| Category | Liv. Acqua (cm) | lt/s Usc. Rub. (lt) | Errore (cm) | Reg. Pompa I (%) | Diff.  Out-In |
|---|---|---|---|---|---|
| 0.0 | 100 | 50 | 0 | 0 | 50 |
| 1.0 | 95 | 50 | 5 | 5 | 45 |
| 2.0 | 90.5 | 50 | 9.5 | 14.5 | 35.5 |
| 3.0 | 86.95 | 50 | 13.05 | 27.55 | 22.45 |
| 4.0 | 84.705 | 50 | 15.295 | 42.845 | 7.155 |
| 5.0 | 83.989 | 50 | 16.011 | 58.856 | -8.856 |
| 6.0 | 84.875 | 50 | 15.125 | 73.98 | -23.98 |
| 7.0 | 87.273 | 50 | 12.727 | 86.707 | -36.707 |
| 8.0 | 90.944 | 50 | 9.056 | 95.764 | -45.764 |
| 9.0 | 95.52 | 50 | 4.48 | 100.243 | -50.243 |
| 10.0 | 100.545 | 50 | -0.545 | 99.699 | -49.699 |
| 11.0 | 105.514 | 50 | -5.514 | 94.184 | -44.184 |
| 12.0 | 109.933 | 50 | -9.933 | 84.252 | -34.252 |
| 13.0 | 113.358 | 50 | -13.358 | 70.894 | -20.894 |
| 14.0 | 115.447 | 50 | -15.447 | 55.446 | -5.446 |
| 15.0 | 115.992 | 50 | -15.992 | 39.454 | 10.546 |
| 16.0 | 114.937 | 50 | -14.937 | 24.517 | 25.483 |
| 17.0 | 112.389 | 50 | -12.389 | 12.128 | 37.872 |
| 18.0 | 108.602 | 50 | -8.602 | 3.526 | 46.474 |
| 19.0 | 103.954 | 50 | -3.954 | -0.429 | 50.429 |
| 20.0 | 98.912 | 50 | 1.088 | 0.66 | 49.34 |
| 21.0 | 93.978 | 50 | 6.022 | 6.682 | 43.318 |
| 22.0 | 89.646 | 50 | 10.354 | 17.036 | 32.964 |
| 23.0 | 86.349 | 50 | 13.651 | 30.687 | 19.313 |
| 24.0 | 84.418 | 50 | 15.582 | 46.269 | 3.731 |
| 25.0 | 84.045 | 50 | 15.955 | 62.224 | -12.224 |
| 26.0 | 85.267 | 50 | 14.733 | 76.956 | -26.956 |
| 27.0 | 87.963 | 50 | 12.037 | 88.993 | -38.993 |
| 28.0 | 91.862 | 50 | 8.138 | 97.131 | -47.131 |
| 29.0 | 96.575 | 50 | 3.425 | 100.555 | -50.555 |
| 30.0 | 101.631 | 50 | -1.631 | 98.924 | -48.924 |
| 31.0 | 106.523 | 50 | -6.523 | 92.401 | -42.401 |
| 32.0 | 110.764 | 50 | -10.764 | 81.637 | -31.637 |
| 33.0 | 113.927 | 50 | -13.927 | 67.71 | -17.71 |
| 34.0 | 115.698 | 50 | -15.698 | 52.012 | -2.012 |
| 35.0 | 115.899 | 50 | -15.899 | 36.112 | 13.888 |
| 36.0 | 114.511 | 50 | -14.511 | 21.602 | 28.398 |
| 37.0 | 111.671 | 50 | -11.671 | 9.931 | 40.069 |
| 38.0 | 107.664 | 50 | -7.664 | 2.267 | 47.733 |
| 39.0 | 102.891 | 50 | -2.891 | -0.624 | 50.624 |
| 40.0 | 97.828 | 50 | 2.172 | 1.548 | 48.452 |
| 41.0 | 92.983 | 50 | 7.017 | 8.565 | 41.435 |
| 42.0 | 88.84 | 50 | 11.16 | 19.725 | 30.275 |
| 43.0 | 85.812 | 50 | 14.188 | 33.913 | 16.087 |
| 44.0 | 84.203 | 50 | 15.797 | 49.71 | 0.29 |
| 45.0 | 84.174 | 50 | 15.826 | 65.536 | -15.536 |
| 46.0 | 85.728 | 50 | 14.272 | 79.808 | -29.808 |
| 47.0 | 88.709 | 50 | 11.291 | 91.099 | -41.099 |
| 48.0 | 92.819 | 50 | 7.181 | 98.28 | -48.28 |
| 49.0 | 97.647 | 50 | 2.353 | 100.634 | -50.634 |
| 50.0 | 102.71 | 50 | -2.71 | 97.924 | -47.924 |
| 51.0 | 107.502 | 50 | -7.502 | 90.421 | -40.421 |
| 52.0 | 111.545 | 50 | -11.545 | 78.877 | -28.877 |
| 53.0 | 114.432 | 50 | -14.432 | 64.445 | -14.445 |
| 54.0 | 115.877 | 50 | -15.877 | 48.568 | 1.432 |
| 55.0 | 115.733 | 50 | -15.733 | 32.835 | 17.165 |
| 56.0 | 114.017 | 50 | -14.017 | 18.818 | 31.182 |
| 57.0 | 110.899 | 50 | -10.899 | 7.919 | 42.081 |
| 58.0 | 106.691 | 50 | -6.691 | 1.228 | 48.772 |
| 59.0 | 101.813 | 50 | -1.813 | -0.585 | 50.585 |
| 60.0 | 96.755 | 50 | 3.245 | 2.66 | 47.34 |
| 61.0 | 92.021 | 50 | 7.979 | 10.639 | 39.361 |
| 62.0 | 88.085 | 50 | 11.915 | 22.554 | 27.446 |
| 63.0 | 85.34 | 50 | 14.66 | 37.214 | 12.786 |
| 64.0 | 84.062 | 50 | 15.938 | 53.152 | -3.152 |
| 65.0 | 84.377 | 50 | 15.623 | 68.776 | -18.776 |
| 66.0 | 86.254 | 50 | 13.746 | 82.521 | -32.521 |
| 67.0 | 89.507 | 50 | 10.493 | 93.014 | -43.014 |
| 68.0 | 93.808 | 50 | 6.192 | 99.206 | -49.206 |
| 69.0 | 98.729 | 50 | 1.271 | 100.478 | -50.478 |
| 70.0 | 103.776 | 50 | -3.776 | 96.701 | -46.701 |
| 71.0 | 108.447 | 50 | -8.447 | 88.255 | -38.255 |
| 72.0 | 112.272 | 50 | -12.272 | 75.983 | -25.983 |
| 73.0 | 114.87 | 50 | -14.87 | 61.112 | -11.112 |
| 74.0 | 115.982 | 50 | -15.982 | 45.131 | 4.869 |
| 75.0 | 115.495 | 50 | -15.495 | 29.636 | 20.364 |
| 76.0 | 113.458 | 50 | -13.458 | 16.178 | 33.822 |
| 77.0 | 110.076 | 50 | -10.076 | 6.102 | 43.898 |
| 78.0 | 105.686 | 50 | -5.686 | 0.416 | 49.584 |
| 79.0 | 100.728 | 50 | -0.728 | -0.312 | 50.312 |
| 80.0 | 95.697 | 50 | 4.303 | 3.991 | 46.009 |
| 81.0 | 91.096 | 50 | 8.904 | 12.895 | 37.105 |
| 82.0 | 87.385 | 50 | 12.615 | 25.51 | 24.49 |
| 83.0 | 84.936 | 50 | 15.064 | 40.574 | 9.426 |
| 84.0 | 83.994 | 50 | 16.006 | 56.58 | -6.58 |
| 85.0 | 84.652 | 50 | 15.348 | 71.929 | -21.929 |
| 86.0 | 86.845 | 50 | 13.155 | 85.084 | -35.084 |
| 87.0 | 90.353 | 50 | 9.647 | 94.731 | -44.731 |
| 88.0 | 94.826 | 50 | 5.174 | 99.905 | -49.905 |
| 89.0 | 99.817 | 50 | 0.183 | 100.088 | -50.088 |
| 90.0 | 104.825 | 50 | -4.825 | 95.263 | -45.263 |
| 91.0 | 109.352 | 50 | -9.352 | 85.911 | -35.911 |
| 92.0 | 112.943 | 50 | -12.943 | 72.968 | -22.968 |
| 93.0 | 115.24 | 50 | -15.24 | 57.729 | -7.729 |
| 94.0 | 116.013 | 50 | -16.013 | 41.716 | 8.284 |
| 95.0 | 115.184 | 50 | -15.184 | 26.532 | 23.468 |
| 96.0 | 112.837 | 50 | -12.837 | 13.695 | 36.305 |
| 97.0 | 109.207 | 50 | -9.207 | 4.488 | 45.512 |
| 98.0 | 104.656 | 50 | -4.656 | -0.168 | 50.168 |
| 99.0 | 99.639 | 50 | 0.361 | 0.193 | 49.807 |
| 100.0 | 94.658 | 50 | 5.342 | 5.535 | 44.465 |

******************************

Please output the lines of the listing above that fall in the stretch from the one with "24.517 | 25.483 |" through the one with "1.228 | 48.772 |", exactly and only those.

Finished task:
| 16.0 | 114.937 | 50 | -14.937 | 24.517 | 25.483 |
| 17.0 | 112.389 | 50 | -12.389 | 12.128 | 37.872 |
| 18.0 | 108.602 | 50 | -8.602 | 3.526 | 46.474 |
| 19.0 | 103.954 | 50 | -3.954 | -0.429 | 50.429 |
| 20.0 | 98.912 | 50 | 1.088 | 0.66 | 49.34 |
| 21.0 | 93.978 | 50 | 6.022 | 6.682 | 43.318 |
| 22.0 | 89.646 | 50 | 10.354 | 17.036 | 32.964 |
| 23.0 | 86.349 | 50 | 13.651 | 30.687 | 19.313 |
| 24.0 | 84.418 | 50 | 15.582 | 46.269 | 3.731 |
| 25.0 | 84.045 | 50 | 15.955 | 62.224 | -12.224 |
| 26.0 | 85.267 | 50 | 14.733 | 76.956 | -26.956 |
| 27.0 | 87.963 | 50 | 12.037 | 88.993 | -38.993 |
| 28.0 | 91.862 | 50 | 8.138 | 97.131 | -47.131 |
| 29.0 | 96.575 | 50 | 3.425 | 100.555 | -50.555 |
| 30.0 | 101.631 | 50 | -1.631 | 98.924 | -48.924 |
| 31.0 | 106.523 | 50 | -6.523 | 92.401 | -42.401 |
| 32.0 | 110.764 | 50 | -10.764 | 81.637 | -31.637 |
| 33.0 | 113.927 | 50 | -13.927 | 67.71 | -17.71 |
| 34.0 | 115.698 | 50 | -15.698 | 52.012 | -2.012 |
| 35.0 | 115.899 | 50 | -15.899 | 36.112 | 13.888 |
| 36.0 | 114.511 | 50 | -14.511 | 21.602 | 28.398 |
| 37.0 | 111.671 | 50 | -11.671 | 9.931 | 40.069 |
| 38.0 | 107.664 | 50 | -7.664 | 2.267 | 47.733 |
| 39.0 | 102.891 | 50 | -2.891 | -0.624 | 50.624 |
| 40.0 | 97.828 | 50 | 2.172 | 1.548 | 48.452 |
| 41.0 | 92.983 | 50 | 7.017 | 8.565 | 41.435 |
| 42.0 | 88.84 | 50 | 11.16 | 19.725 | 30.275 |
| 43.0 | 85.812 | 50 | 14.188 | 33.913 | 16.087 |
| 44.0 | 84.203 | 50 | 15.797 | 49.71 | 0.29 |
| 45.0 | 84.174 | 50 | 15.826 | 65.536 | -15.536 |
| 46.0 | 85.728 | 50 | 14.272 | 79.808 | -29.808 |
| 47.0 | 88.709 | 50 | 11.291 | 91.099 | -41.099 |
| 48.0 | 92.819 | 50 | 7.181 | 98.28 | -48.28 |
| 49.0 | 97.647 | 50 | 2.353 | 100.634 | -50.634 |
| 50.0 | 102.71 | 50 | -2.71 | 97.924 | -47.924 |
| 51.0 | 107.502 | 50 | -7.502 | 90.421 | -40.421 |
| 52.0 | 111.545 | 50 | -11.545 | 78.877 | -28.877 |
| 53.0 | 114.432 | 50 | -14.432 | 64.445 | -14.445 |
| 54.0 | 115.877 | 50 | -15.877 | 48.568 | 1.432 |
| 55.0 | 115.733 | 50 | -15.733 | 32.835 | 17.165 |
| 56.0 | 114.017 | 50 | -14.017 | 18.818 | 31.182 |
| 57.0 | 110.899 | 50 | -10.899 | 7.919 | 42.081 |
| 58.0 | 106.691 | 50 | -6.691 | 1.228 | 48.772 |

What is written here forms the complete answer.